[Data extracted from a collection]
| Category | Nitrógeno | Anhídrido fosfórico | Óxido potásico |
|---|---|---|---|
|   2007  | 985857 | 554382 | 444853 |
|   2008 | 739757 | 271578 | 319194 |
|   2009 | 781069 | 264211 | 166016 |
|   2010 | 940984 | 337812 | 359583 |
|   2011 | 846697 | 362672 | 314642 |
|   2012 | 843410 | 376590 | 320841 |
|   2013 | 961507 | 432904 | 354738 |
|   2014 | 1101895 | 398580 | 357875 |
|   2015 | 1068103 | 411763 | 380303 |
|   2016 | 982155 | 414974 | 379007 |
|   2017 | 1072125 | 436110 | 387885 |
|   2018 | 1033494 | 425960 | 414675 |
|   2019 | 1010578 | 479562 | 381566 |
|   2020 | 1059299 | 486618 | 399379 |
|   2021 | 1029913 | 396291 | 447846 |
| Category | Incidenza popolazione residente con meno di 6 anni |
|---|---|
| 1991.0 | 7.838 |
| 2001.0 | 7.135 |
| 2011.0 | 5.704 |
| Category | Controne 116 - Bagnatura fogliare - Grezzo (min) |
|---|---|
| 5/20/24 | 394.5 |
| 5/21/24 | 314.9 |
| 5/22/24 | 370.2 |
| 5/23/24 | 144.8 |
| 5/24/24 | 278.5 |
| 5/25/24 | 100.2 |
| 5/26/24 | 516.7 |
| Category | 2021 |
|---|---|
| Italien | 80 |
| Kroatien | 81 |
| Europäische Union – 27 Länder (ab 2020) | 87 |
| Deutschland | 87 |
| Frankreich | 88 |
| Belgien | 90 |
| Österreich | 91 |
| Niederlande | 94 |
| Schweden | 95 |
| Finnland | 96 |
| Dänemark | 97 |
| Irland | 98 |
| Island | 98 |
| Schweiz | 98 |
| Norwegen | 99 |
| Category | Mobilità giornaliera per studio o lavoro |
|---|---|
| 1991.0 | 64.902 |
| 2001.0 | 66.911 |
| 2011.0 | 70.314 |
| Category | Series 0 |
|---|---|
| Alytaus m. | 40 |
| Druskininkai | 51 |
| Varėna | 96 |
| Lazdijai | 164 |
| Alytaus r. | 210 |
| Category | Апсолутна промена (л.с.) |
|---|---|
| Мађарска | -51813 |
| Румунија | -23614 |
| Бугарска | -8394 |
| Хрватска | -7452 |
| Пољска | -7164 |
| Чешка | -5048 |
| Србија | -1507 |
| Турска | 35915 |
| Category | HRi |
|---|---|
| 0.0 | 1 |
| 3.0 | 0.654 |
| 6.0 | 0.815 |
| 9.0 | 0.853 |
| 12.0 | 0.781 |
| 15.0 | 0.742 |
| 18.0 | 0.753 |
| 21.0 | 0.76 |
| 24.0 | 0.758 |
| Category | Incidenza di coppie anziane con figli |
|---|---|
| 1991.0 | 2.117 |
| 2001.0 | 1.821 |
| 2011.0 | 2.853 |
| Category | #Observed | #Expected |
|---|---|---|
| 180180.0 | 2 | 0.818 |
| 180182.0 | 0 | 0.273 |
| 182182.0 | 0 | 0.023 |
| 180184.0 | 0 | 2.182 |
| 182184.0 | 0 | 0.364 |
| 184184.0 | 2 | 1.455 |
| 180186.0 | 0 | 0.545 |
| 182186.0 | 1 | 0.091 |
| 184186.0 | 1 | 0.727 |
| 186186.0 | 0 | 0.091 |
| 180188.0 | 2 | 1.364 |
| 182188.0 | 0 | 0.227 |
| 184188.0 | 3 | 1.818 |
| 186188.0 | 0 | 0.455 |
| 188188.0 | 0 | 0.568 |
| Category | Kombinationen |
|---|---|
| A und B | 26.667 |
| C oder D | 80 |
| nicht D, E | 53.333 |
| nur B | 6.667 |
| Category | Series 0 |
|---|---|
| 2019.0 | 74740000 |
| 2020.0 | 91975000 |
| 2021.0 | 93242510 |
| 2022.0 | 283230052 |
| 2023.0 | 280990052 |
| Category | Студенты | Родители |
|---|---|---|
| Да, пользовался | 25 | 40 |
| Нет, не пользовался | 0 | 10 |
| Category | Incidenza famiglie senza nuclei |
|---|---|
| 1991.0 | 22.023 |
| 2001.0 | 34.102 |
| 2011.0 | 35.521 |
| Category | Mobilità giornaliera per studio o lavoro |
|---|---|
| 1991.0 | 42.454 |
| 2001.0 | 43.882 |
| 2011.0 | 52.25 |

- [WHAT YOU NEED TO DO]: Which lines above contain the word "Incidenza"? Show each of them.

- [EXERCISE RESULT]:
| Category | Incidenza popolazione residente con meno di 6 anni |
| Category | Incidenza di coppie anziane con figli |
| Category | Incidenza famiglie senza nuclei |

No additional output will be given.